Description of the task:
Omit the pictures while printing every entry below exactly as given.

Source data:
--- --- ---

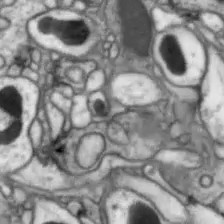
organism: Drosophila
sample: Optic lobe
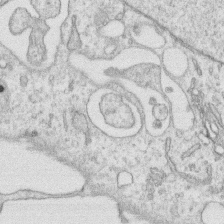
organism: Human
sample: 1205lu cells
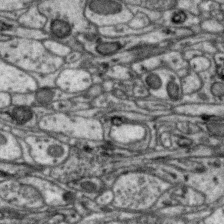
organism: Zebra finch
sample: Brain
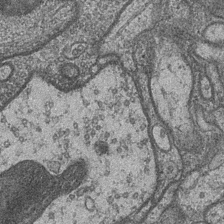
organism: Drosophila
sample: Optic medulla
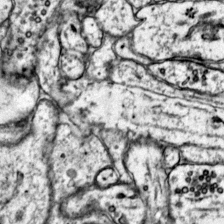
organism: Mouse
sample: Primary visual cortex
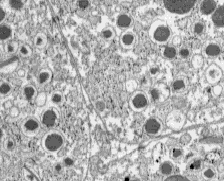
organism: C57BL Mouse
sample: Pancreatic islet
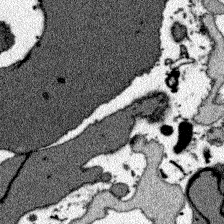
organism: Zebrafish
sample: Larval olfactory bulb
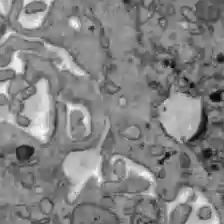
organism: C57BL Mouse
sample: Liver
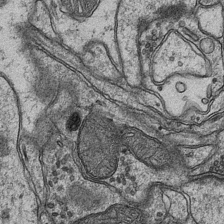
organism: Mouse
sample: CA1 Hippocampus
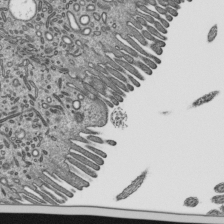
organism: Mouse
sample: Mouse epididymis efferent ductule cilia
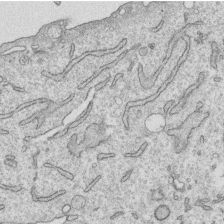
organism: Human
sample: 1205lu cells
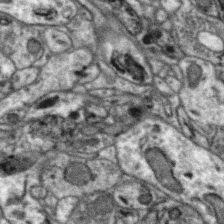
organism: Zebra finch
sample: Brain
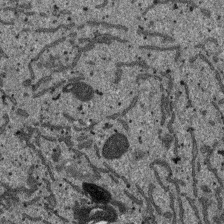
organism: Human
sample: Lung epithelial cells infected with SARS-CoV-2
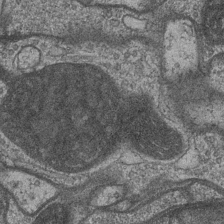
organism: Drosophila
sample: Optic medulla
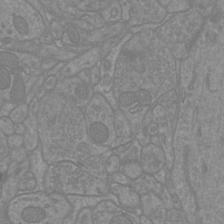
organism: Mouse
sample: Cortical neurons
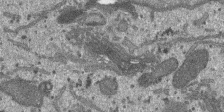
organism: Human
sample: Lung epithelial cells infected with SARS-CoV-2
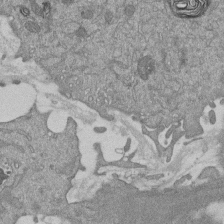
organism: Mouse
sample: ED-1 cell nuclei; centrioles
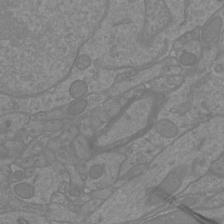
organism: Mouse
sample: Cortical neurons
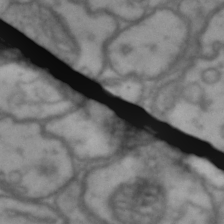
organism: Drosophila
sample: Brain
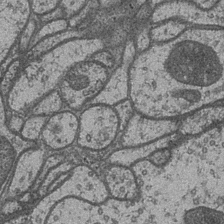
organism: Drosophila
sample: Optic medulla
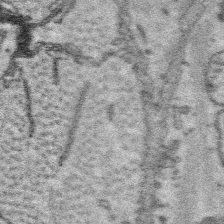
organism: Platynereis dumerilii
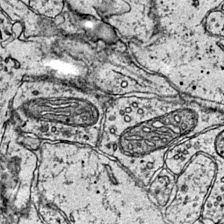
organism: Mouse
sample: Primary visual cortex
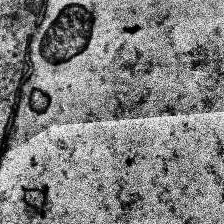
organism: Human
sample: Temporal Lobe
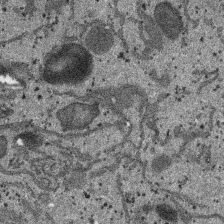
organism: Human
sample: Lung epithelial cells infected with SARS-CoV-2
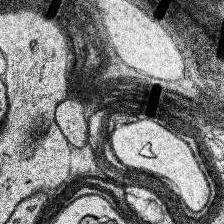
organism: Human
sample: Temporal Lobe
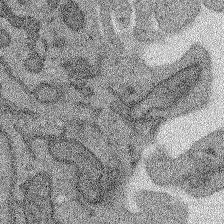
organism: Human
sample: HeLa cells
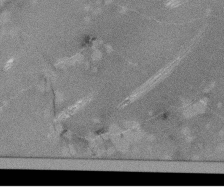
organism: Tetrahymena
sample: Cilia in tetrahymena
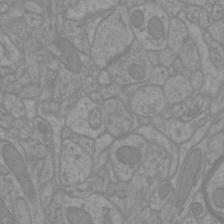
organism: Mouse
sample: Cortical neurons
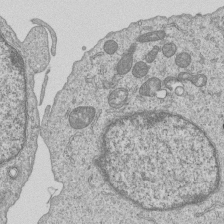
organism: Human
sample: MDA-MB-231 cells
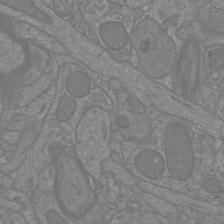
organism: Mouse
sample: Cortical neurons
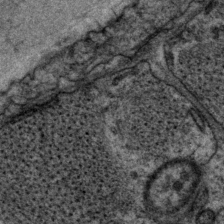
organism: P. pacificus
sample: Pharynx
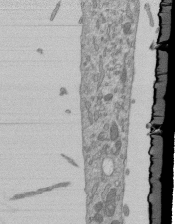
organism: Mouse
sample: ED-1 cell nuclei; centrioles
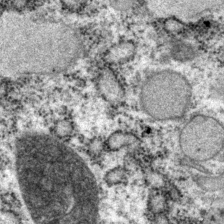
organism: P. pacificus
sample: Pharynx
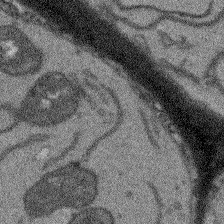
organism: Arabidopsis thaliana
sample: Root tip
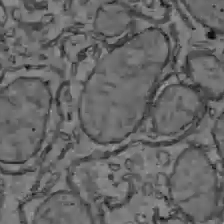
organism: C57BL Mouse
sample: Liver
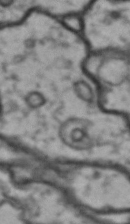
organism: Drosophila
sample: Brain
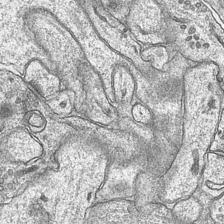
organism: Mouse
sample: CA1 Hippocampus
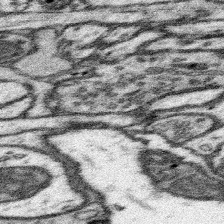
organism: Mouse
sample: Somatosensory cortex neuropil
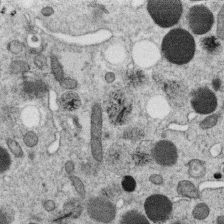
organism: C. elegans
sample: C. elegans oocyte; sperm cells
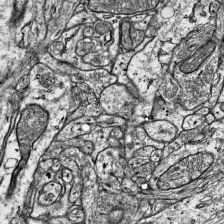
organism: Mouse
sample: Visual Cortex
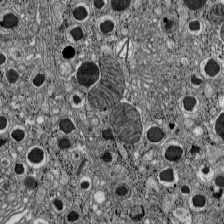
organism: C57BL Mouse
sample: Pancreatic islet
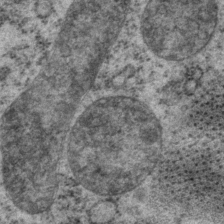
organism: P. pacificus
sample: Pharynx
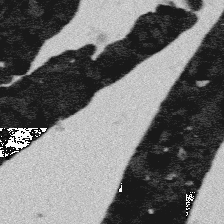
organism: Platynereis dumerilii
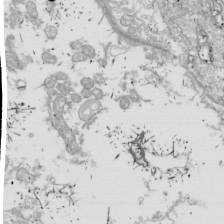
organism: Drosophila
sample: Cell division; meiosis; drosophila spermatocytes
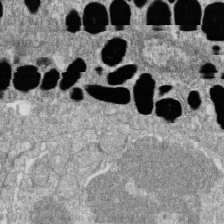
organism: Zebrafish
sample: Cilia; retinal pigment epithelium
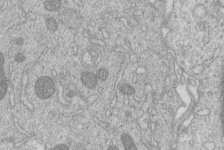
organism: Human
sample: Macrophage cells
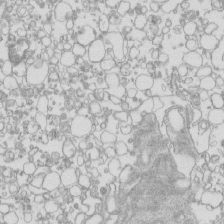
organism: Mouse
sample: Macrophages
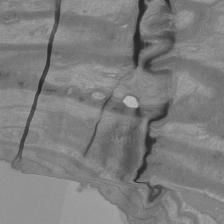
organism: Mouse
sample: Cortical neurons
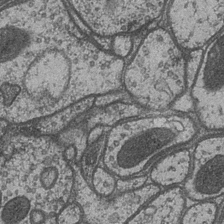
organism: Drosophila
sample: Optic medulla
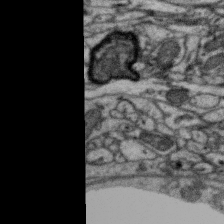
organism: Zebra finch
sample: Brain
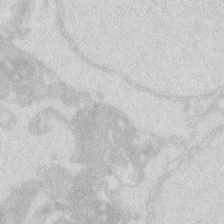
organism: Zebrafish
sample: Macrophage
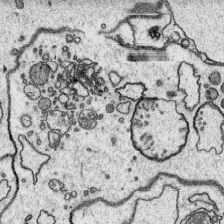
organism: Platynereis dumerilii
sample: Parapodia
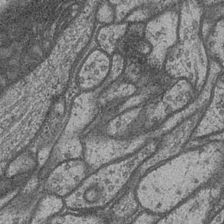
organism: Drosophila
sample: Optic medulla
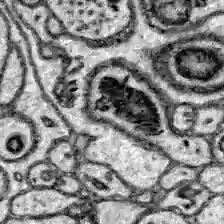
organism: Zebrafish
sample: Brain
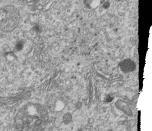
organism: Human
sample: MDA-MB-231 cells
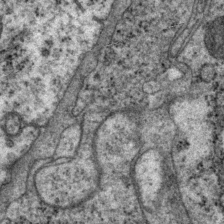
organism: P. pacificus
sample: Pharynx
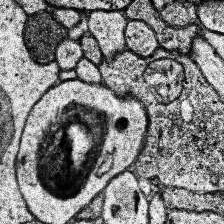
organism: Human
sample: Temporal Lobe
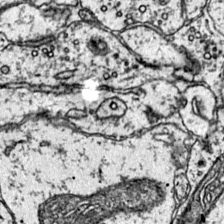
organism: Mouse
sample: Primary visual cortex
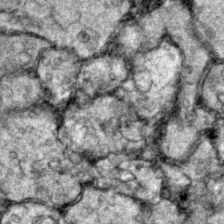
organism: Zebrafish
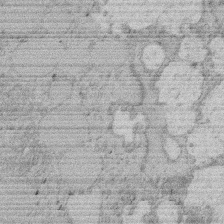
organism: Rat
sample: Salivary granule
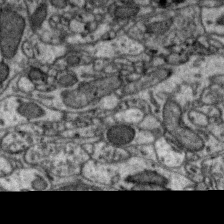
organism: Zebra finch
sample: Brain
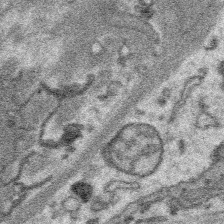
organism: Platynereis dumerilii
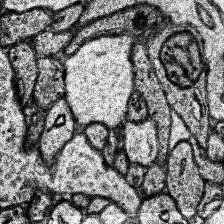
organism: Human
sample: Temporal Lobe
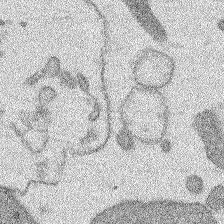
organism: Human
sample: HeLa cells
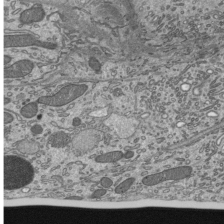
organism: Mouse
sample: Mouse epididymis efferent ductule cilia
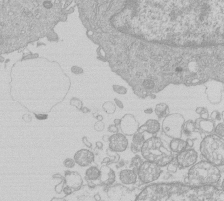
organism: Human
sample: Macrophage cells
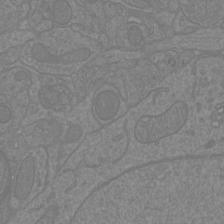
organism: Mouse
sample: Cortical neurons
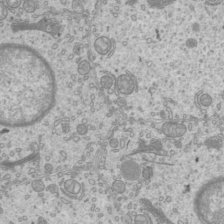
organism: Mouse
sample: Cilia; mouse epididymis
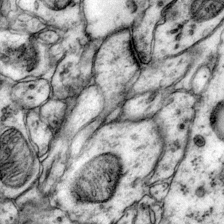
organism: Mouse
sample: Primary visual cortex
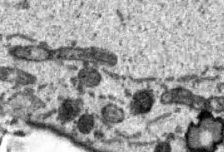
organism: Human
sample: HeLa cells
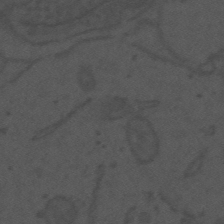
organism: Mouse
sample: Suprachiasmatic nucleus
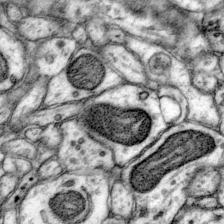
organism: Mouse
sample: Primary visual cortex
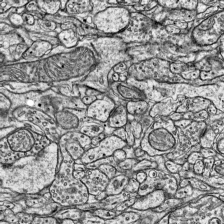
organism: Mouse
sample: Visual Cortex
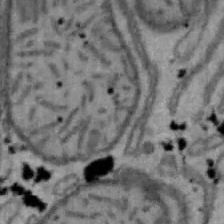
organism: Mouse
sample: Liver
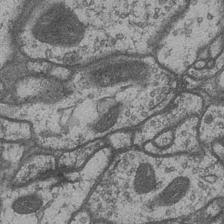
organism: Drosophila
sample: Optic medulla
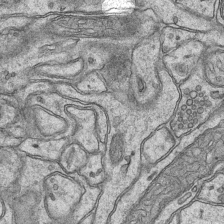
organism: Mouse
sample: CA1 Hippocampus
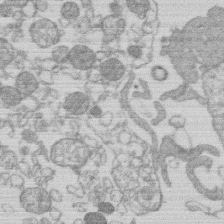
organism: Human
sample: Macrophage cells
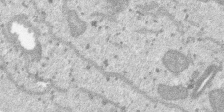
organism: Human
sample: Lung epithelial cells infected with SARS-CoV-2
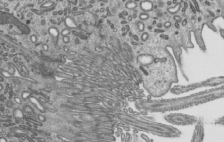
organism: Mouse
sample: Mouse epididymis efferent ductule cilia
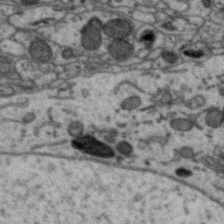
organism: Zebra finch
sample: Brain

--- --- ---

Solution for this exercise:
organism: Drosophila
sample: Optic lobe
organism: Human
sample: 1205lu cells
organism: Zebra finch
sample: Brain
organism: Drosophila
sample: Optic medulla
organism: Mouse
sample: Primary visual cortex
organism: C57BL Mouse
sample: Pancreatic islet
organism: Zebrafish
sample: Larval olfactory bulb
organism: C57BL Mouse
sample: Liver
organism: Mouse
sample: CA1 Hippocampus
organism: Mouse
sample: Mouse epididymis efferent ductule cilia
organism: Human
sample: 1205lu cells
organism: Zebra finch
sample: Brain
organism: Human
sample: Lung epithelial cells infected with SARS-CoV-2
organism: Drosophila
sample: Optic medulla
organism: Mouse
sample: Cortical neurons
organism: Human
sample: Lung epithelial cells infected with SARS-CoV-2
organism: Mouse
sample: ED-1 cell nuclei; centrioles
organism: Mouse
sample: Cortical neurons
organism: Drosophila
sample: Brain
organism: Drosophila
sample: Optic medulla
organism: Platynereis dumerilii
organism: Mouse
sample: Primary visual cortex
organism: Human
sample: Temporal Lobe
organism: Human
sample: Lung epithelial cells infected with SARS-CoV-2
organism: Human
sample: Temporal Lobe
organism: Human
sample: HeLa cells
organism: Tetrahymena
sample: Cilia in tetrahymena
organism: Mouse
sample: Cortical neurons
organism: Human
sample: MDA-MB-231 cells
organism: Mouse
sample: Cortical neurons
organism: P. pacificus
sample: Pharynx
organism: Mouse
sample: ED-1 cell nuclei; centrioles
organism: P. pacificus
sample: Pharynx
organism: Arabidopsis thaliana
sample: Root tip
organism: C57BL Mouse
sample: Liver
organism: Drosophila
sample: Brain
organism: Mouse
sample: CA1 Hippocampus
organism: Mouse
sample: Somatosensory cortex neuropil
organism: C. elegans
sample: C. elegans oocyte; sperm cells
organism: Mouse
sample: Visual Cortex
organism: C57BL Mouse
sample: Pancreatic islet
organism: P. pacificus
sample: Pharynx
organism: Platynereis dumerilii
organism: Drosophila
sample: Cell division; meiosis; drosophila spermatocytes
organism: Zebrafish
sample: Cilia; retinal pigment epithelium
organism: Human
sample: Macrophage cells
organism: Mouse
sample: Macrophages
organism: Mouse
sample: Cortical neurons
organism: Drosophila
sample: Optic medulla
organism: Zebra finch
sample: Brain
organism: Zebrafish
sample: Macrophage
organism: Platynereis dumerilii
sample: Parapodia
organism: Drosophila
sample: Optic medulla
organism: Zebrafish
sample: Brain
organism: Human
sample: MDA-MB-231 cells
organism: P. pacificus
sample: Pharynx
organism: Human
sample: Temporal Lobe
organism: Mouse
sample: Primary visual cortex
organism: Zebrafish
organism: Rat
sample: Salivary granule
organism: Zebra finch
sample: Brain
organism: Platynereis dumerilii
organism: Human
sample: Temporal Lobe
organism: Human
sample: HeLa cells
organism: Mouse
sample: Mouse epididymis efferent ductule cilia
organism: Human
sample: Macrophage cells
organism: Mouse
sample: Cortical neurons
organism: Mouse
sample: Cilia; mouse epididymis
organism: Mouse
sample: Primary visual cortex
organism: Human
sample: HeLa cells
organism: Mouse
sample: Suprachiasmatic nucleus
organism: Mouse
sample: Primary visual cortex
organism: Mouse
sample: Visual Cortex
organism: Mouse
sample: Liver
organism: Drosophila
sample: Optic medulla
organism: Mouse
sample: CA1 Hippocampus
organism: Human
sample: Macrophage cells
organism: Human
sample: Lung epithelial cells infected with SARS-CoV-2
organism: Mouse
sample: Mouse epididymis efferent ductule cilia
organism: Zebra finch
sample: Brain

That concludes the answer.